The FDA has accepted an NDA and granted Priority Review for Genentech’s baloxavir marboxil for the treatment of acute, uncomplicated influenza in individuals aged 12 and older.
The US Food and Drug Administration (FDA) has accepted a New Drug Application (NDA) and granted Priority Review for Genentech’s baloxavir marboxil for the treatment of acute, uncomplicated influenza in individuals aged 12 and older.
“The severity of the recent flu season underscores the need for new options beyond current treatments, and if approved, baloxavir marboxil would be the first flu medicine with a novel proposed mechanism of action in nearly 20 years,” Sandra Horning, MD, Genentech’s chief medical officer and head of Global Product Development, stressed in a recent statement.
A first-in-class, investigational oral medication, baloxavir marboxil, has been developed to hinder the cap-dependent endonuclease protein within the flu virus which is a key player in the virus’ ability to replicate. The drug has been designed to target the flu virus, including resistant strains such as H7N9 and avian strains, such as H5N1.
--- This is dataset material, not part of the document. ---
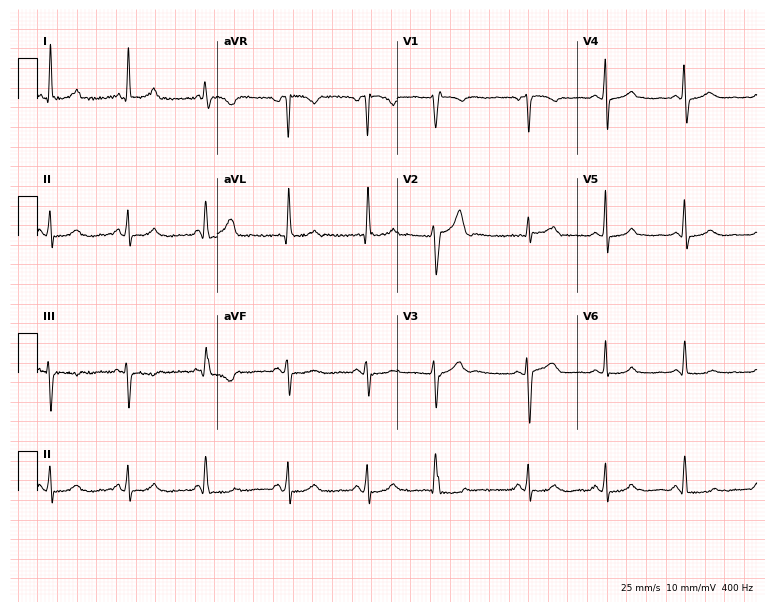
Resting 12-lead electrocardiogram (7.3-second recording at 400 Hz). Patient: a 57-year-old female. None of these six findings is recorded: first-degree AV block, right bundle branch block, left bundle branch block, sinus bradycardia, atrial fibrillation, sinus tachycardia. Only these six findings were labelled.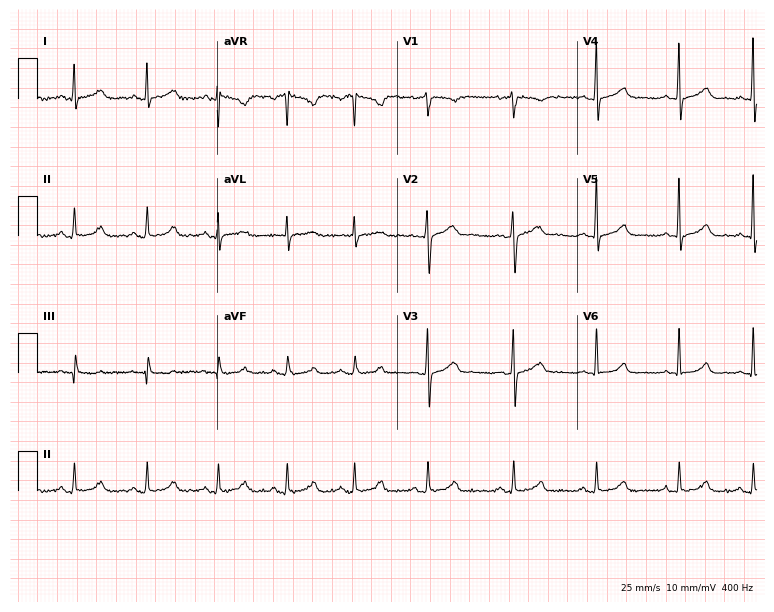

“Baloxavir marboxil has been shown in clinical trials to decrease the duration of symptoms with 1 dose and demonstrated a significant reduction in viral shedding in just 1 day,” Dr. Horning added. “We look forward to working with the FDA during this review process.”
The acceptance of the NDA was based on promising results yielded in the phase 3 CAPSTONE-1 study, which was a multicenter, randomized, double-blind, placebo-controlled study that assessed the safety and effectiveness of the drug in 1436 participants in the United States and Japan.
Investigators defined the study’s primary endpoint as time to alleviation of symptoms; secondary endpoints consisted of the following: time to resolution of fever, time to cessation of viral shedding, and proportion of participants who were positive for influenza virus titer, or virus levels in the body, by time point.
Compared with placebo, baloxavir marboxil was found to meet the study’s primary and secondary endpoints in that it significantly reduced the duration of flu symptoms by more than 1 day; it significantly reduced duration of fever by more than 1 day; it significantly cut the length of time of viral shedding; and it reduced viral levels in than nose and throat significantly, from 24 hours through 120 hours.
Although similar efficacy results were noted between treatment with baloxavir marboxil and oseltamivir, when it came to duration of symptoms and fever reduction, significant differences were reported regarding reducing the length of time of viral shedding (24 hours versus 72 hours), favoring baloxavir marboxil.
Overall, the drug was found to be well-tolerated in participants and to have less overall incidence of associated adverse events (20.7%) compared with placebo or oseltamivir (24.6%, 24.8%, respectively). The investigators note that diarrhea, bronchitis, nausea, and sinusitis were among the most frequently reported adverse events, but all of them occurred at a lower frequency than those noted with placebo.
Data yielded from a placebo-controlled phase 2 study conducted in otherwise healthy individuals with the flu were also used to support the NDA.
The FDA is expected to make a decision on approval toward the end of this year, December 24, 2018.